La théorie prédit que cet état de transition émergera dans les étoiles d’âge moyen, tout comme notre Soleil et cette étoile endormie nouvellement identifiée. “Tout dans cette découverte a en fait corroboré ce dont nous parlions depuis 5 ans”, déclare Metcalfe. “Nous connaissions certainement les étoiles qui ne cyclaient pas, mais nous ne savions pas comment elles y étaient arrivées – c’est comme le chaînon manquant dans cette image évolutive.”

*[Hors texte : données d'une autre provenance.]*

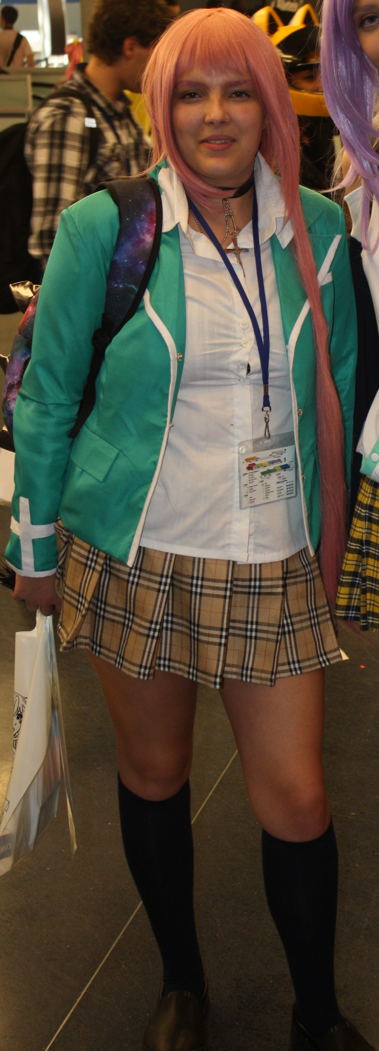 Otakuthon 2014: Moka Akashiya
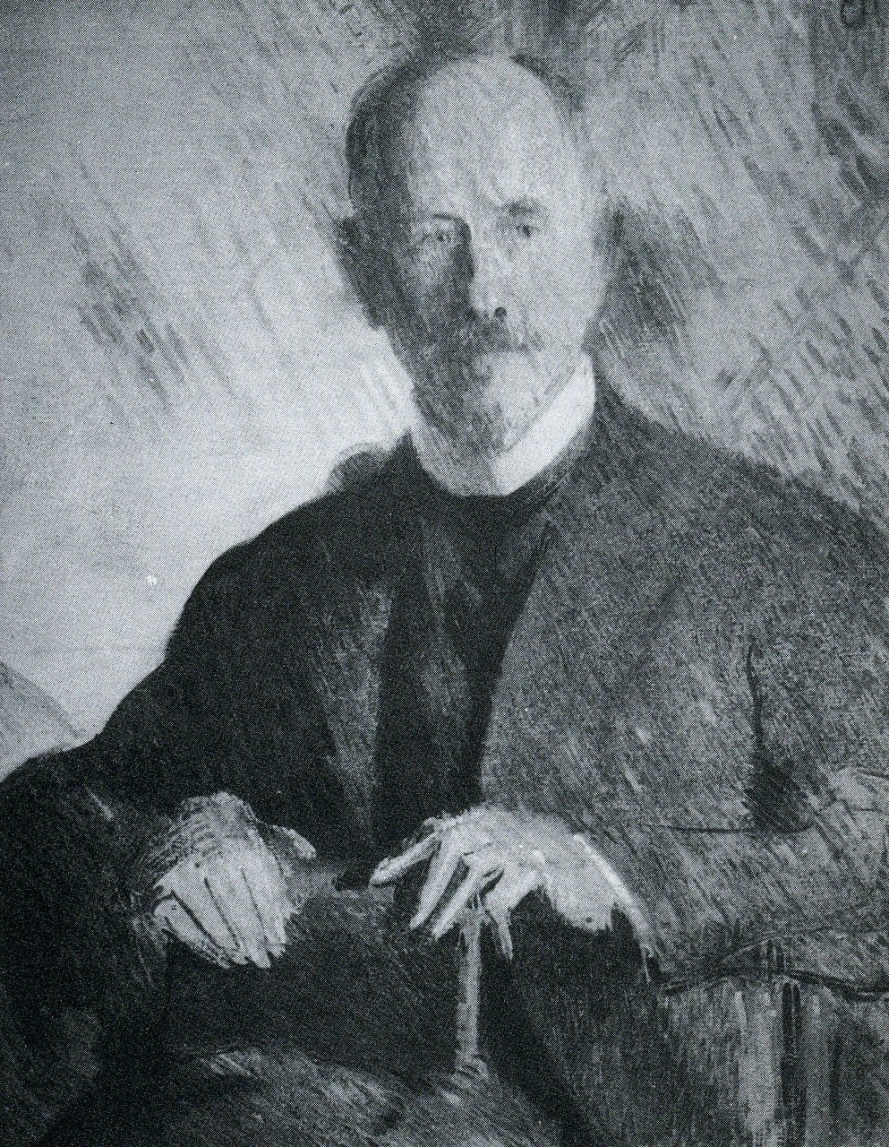 Ölgemälde des Archäologen Paul Herrmann (im Archiv des DAI Berlin)
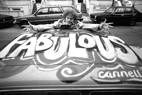 Malcolm Mclaren next to Fabulous's car
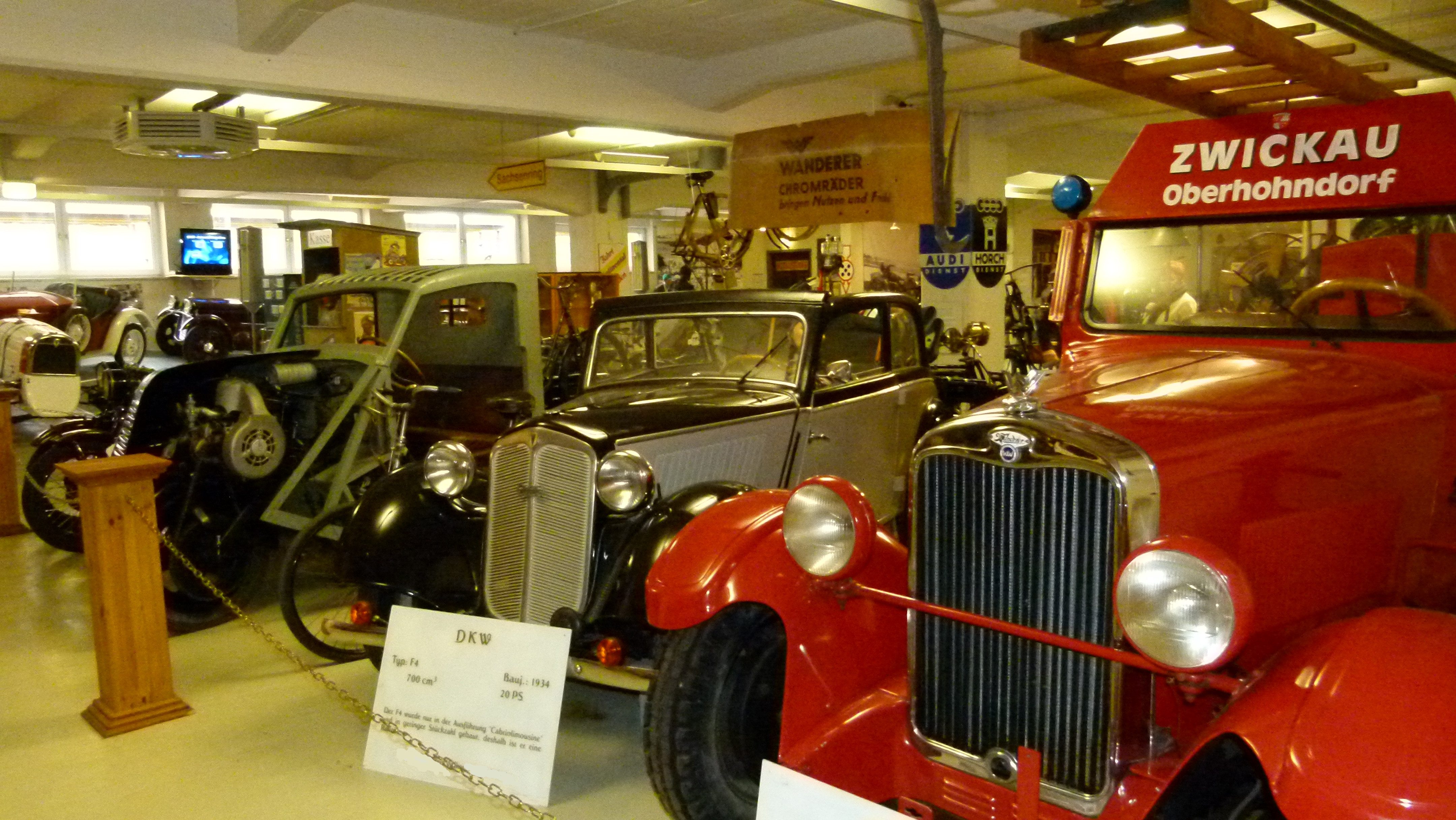 Museum für sächsische Fahrzeuge, Chemnitz: DKW F4 (Mitte) und Wanderer W11 der Oberhohndorfer Feuerwehr (rechts)

La transition magnétique de notre Soleil a probablement commencé à peu près au même moment où la vie sur Terre a rampé pour la première fois hors de la mer, et ce n’est peut-être pas une coïncidence, suggère Metcalfe. Les particules entrantes et le rayonnement des étoiles actives endommagent l’ADN et favorisent les mutations, accélérant l’évolution. Ils « peuvent faire partie des ingrédients nécessaires pour démarrer la vie », dit-il. Mais à un moment donné, la météo spatiale énergique constitue une menace pour la vie complexe – “comme un bouton de réinitialisation cosmique géant qui se déclenche toujours”, ajoute-t-il.

Les étoiles subissant une transition du cyclisme à l’écurie pourraient fournir l’équilibre idéal entre étincelle et protection pour nourrir la vie. “Si nous recherchons des civilisations technologiques”, dit Metcalfe, “peut-être que le meilleur endroit pour regarder est autour des étoiles qui sont dans la seconde moitié de [their] vies » – en d’autres termes, entrer juste dans une crise de la quarantaine.